I have seen people copy a config, stand up the stack, and then wonder why Grafana is still blank. It turns out they were scraping somebody else's example IP. Computers are ruthless about details.

4. Leaving the exporter open on all interfaces

Bind it to 127.0.0.1 unless you have a good reason not to. Metrics endpoints should not be casually exposed.

5. Blaming Grafana for a Prometheus problem

If Prometheus does not scrape the exporter successfully, Grafana cannot rescue the situation. Check the stack in this order:

  1. Proxmox token and permissions
  2. exporter container logs
  3. Prometheus target status
  4. Grafana datasource
  5. imported dashboard settings

Troubleshooting checklist

If the dashboard shows no data, walk through these checks in order:

# Is the exporter container running?
docker compose ps

# Does the exporter respond locally?
curl -s http://127.0.0.1:9221/metrics | head

# Can Prometheus see the config you expect?
docker compose exec prometheus cat /etc/prometheus/prometheus.yml

# Reload Prometheus after config changes if needed
curl -X POST http://localhost:9090/-/reload

Then confirm in the UI:

  • Prometheus -> Status -> Targets -> pve is UP
  • Grafana -> Connections -> Data sources -> Prometheus is healthy
  • Imported dashboard is using the same datasource you configured

If you want a broader monitoring foundation after this, my article on homelab monitoring with Prometheus and Grafana expands the stack beyond Proxmox specifically. And if you are building Docker-based services next, these Docker Compose best practices will save you some future cleanup.

FAQ

Do I need to run Grafana and Prometheus on the Proxmox host itself?
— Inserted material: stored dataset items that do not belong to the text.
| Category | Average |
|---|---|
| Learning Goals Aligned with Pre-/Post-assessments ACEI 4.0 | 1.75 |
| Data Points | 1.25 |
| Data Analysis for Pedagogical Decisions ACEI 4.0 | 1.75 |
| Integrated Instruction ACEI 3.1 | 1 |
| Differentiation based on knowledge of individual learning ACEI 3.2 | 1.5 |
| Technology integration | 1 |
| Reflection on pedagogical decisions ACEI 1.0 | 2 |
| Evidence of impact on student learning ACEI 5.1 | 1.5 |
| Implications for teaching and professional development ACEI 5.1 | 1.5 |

No. In most homelabs, I prefer a separate VM or Docker host. It keeps the monitoring stack isolated and makes maintenance easier.

Can I use a password instead of an API token?

Yes, but I do not recommend it if token auth is available. Tokens are cleaner, easier to rotate, and generally a better habit.

Should I monitor every Proxmox node separately?

Yes. If you have multiple nodes, add each node as a target in Prometheus so you get complete node-level visibility.

What if my Proxmox node uses a self-signed certificate?

Use verify_ssl: false in pve.yml as the short-term fix. Long term, trusted certificates are the better answer.

Is this enough for alerting too?

It is enough to get started with visibility. Once the data is flowing, you can add Prometheus alert rules or an Alertmanager stack later.

What to learn next

Once you have Proxmox metrics working, the next useful improvements are:

  • add node exporter on important Linux VMs for OS-level metrics
  • monitor your backup jobs and storage pool health
  • put Grafana behind HTTPS and SSO
  • build a few simple alerts for disk exhaustion, host memory pressure, and guest downtime

For official references, keep these handy:

If you came into this feeling overwhelmed by the terminology, that is normal. The trick is to stop treating monitoring like one giant product and start treating it like a small chain of jobs. Proxmox exposes data. The exporter translates it. Prometheus stores it. Grafana shows it. Once that clicks, the setup becomes much easier to manage.

And once you have historical graphs for your cluster, a whole category of weird homelab problems stops feeling mysterious. Which is nice, because the homelab will always invent new ways to be weird.